Camera traps are increasingly used for wildlife monitoring in ecology and conservation, but they produce massive image data with challenges like inefficient manual annotation and high false positives (e.g., empty frames from wind or lighting). Single deep learning models, such as MegaDetector (YOLO-based), MLWIC2, DeepFaune, SpeciesNet, and AddaxAI, perform well in specific scenarios but struggle with generalisation across environments. Research shows ensemble methods like voting and averaging improve robustness (Norouzzadeh et al., 2018), and meta-learning via stacking (e.g., XGBoost) refines results.
This Master's project introduces a hierarchical ensemble framework integrating seven open-source, locally deployable models (e.g., Pytorch-Wildlife, MLWIC2, DeepFaune, SpeciesNet, AddaxAI) to reduce false positives and boost species-level accuracy and species identification scope. The methodology comprises three phases:
Phase 1: Model Evaluation assesses models on ten heterogeneous datasets. Preprocessing involves normalisation, missing value handling, and creating subsets for binary (animal vs. non-animal) and species-level tasks. Rare species are addressed with smoothing for balanced evaluation.

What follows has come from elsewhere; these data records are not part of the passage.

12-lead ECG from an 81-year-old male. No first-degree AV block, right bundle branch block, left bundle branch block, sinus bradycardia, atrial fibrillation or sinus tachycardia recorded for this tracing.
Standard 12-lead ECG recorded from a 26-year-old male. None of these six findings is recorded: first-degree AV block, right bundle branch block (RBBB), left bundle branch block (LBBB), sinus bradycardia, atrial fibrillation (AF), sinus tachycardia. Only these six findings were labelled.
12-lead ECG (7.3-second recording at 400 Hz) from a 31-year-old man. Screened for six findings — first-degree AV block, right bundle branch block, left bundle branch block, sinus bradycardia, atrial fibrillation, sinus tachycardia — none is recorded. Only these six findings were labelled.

Phase 2: Ensemble Learning uses weighted methods for accuracy enhancement. Binary detection employs accuracy-based weighted averaging and F1-optimised thresholding via grid search. Species classification applies dynamic weighted voting with species-specific weights, only on animal-positive images. Performance is compared via metrics and confusion matrices.
Phase 3: Meta-Model Stacking trains higher-level models on meta-features like confidences, agreement rates, entropy, and weight interactions. Rare classes are filtered for generalisation; data is split 70/15/15 (train/validation/test) with stratification. Meta-models (XGBoost, Random Forest, Logistic Regression) are tuned via GridSearchCV and benchmarked against Phase 2 baselines, showing reduced misclassifications and improved stability through confidence-weighted features and inter-model consistency.

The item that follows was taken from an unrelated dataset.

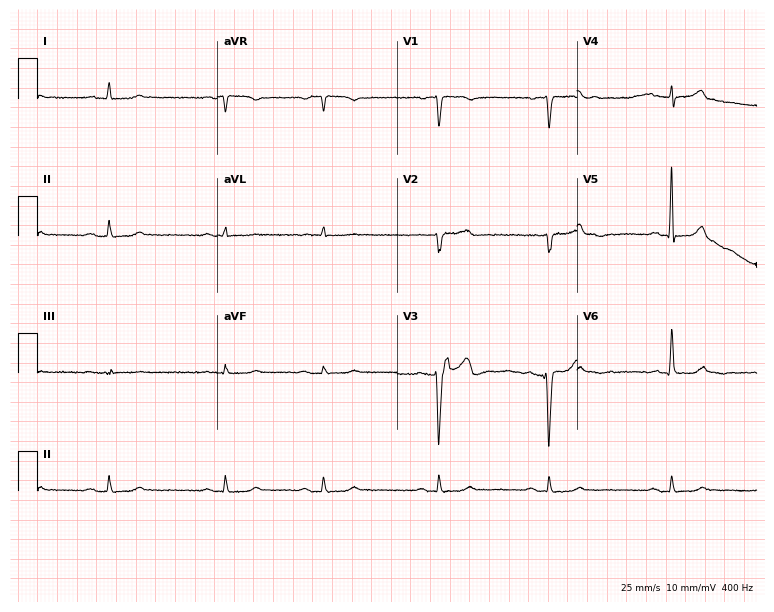
Standard 12-lead ECG recorded from a male patient, 73 years old (7.3-second recording at 400 Hz). None of these six findings is recorded: first-degree AV block, right bundle branch block, left bundle branch block, sinus bradycardia, atrial fibrillation, sinus tachycardia.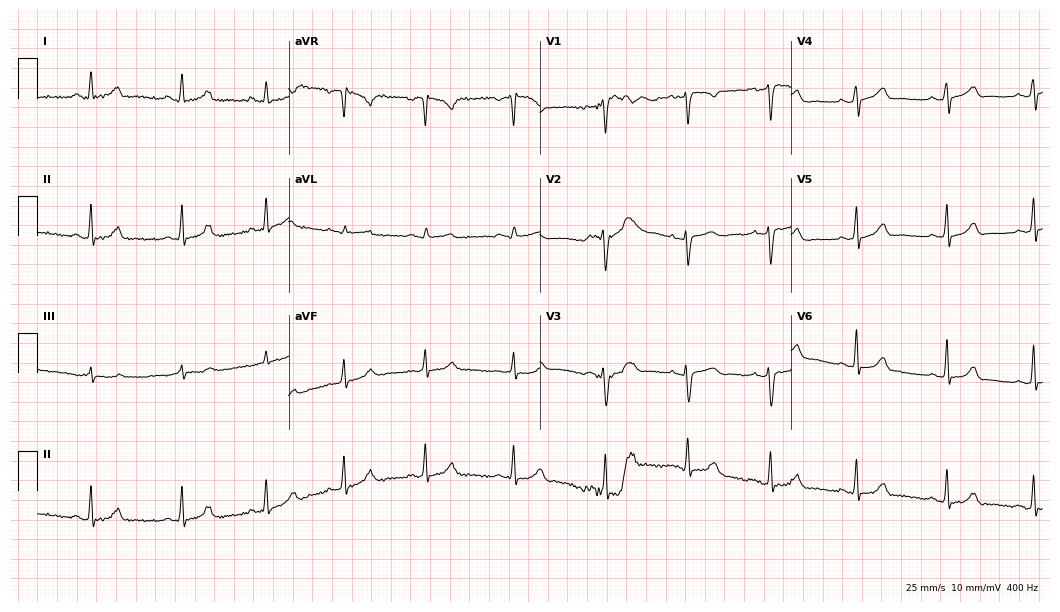
Standard 12-lead ECG recorded from a 32-year-old female. None of these six findings is recorded: first-degree AV block, right bundle branch block (RBBB), left bundle branch block (LBBB), sinus bradycardia, atrial fibrillation (AF), sinus tachycardia.

Implementation details: Task 1 downloads 10,000 images per dataset from Google Cloud (prioritising rare species), cleans labels (JSON to CSV with unified fields), and creates a taxonomic mapping table. Task 2 organises code in Jupyter notebooks, runs predictions, merges results, and validates via mapping. Task 3 evaluates models with confusion matrices. Task 4 implements weighted averaging for binary and species tasks, including preprocessing, weights, ensembles, optimisation, and evaluation. Task 5 stacks meta-models on ensemble outputs, adding features like confidence-weight interactions and consistency scores; trains classifiers with tuning and compares to ensembles.

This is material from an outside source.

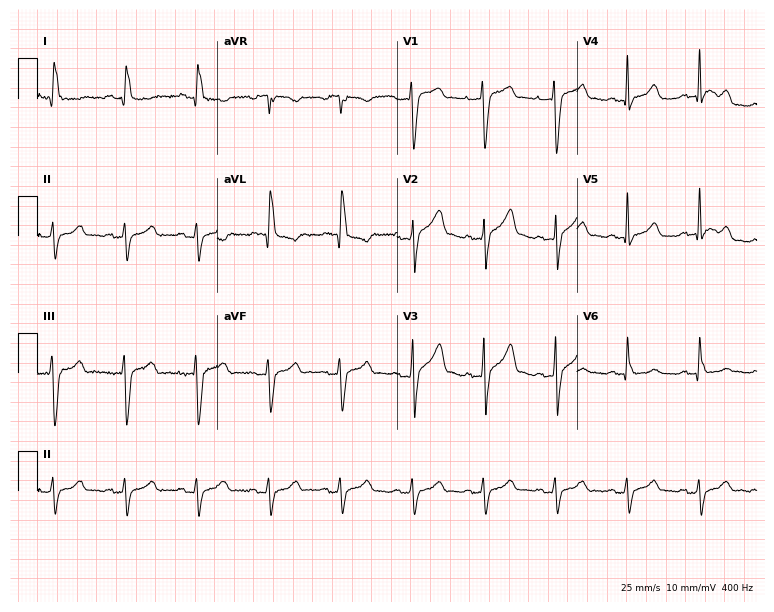
12-lead ECG from a 29-year-old male patient (7.3-second recording at 400 Hz). No first-degree AV block, right bundle branch block (RBBB), left bundle branch block (LBBB), sinus bradycardia, atrial fibrillation (AF) or sinus tachycardia recorded for this tracing.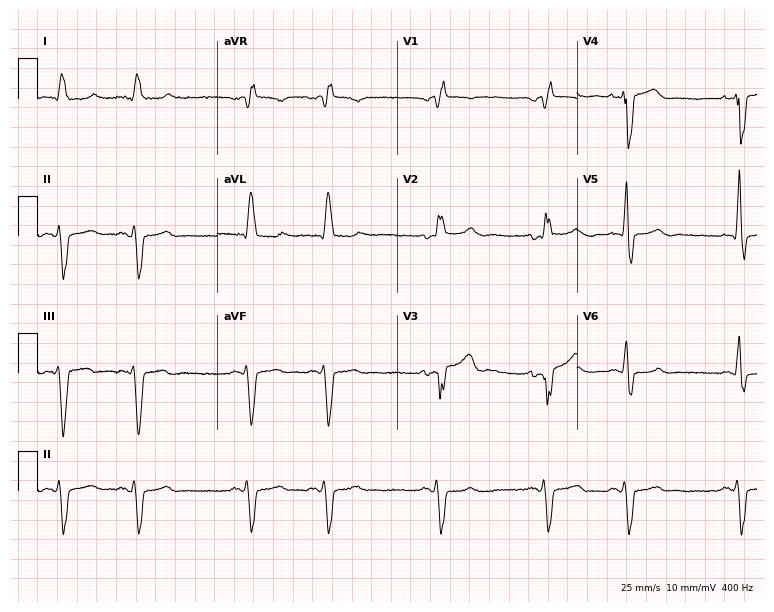
Resting 12-lead electrocardiogram (7.3-second recording at 400 Hz). Patient: a male, 77 years old. The tracing shows right bundle branch block.

This thesis contributes a novel framework achieving up to 25% false-positive reduction and an effective species classification scope expansion over baselines, validated on multi-geographic datasets. It reduces manual work for ecologists, with open-source code for reproducibility and extension in biodiversity monitoring. Moreover, this project explored the application of meta-learning in enhanced wildlife classification performance, although the further improvement is still necessary.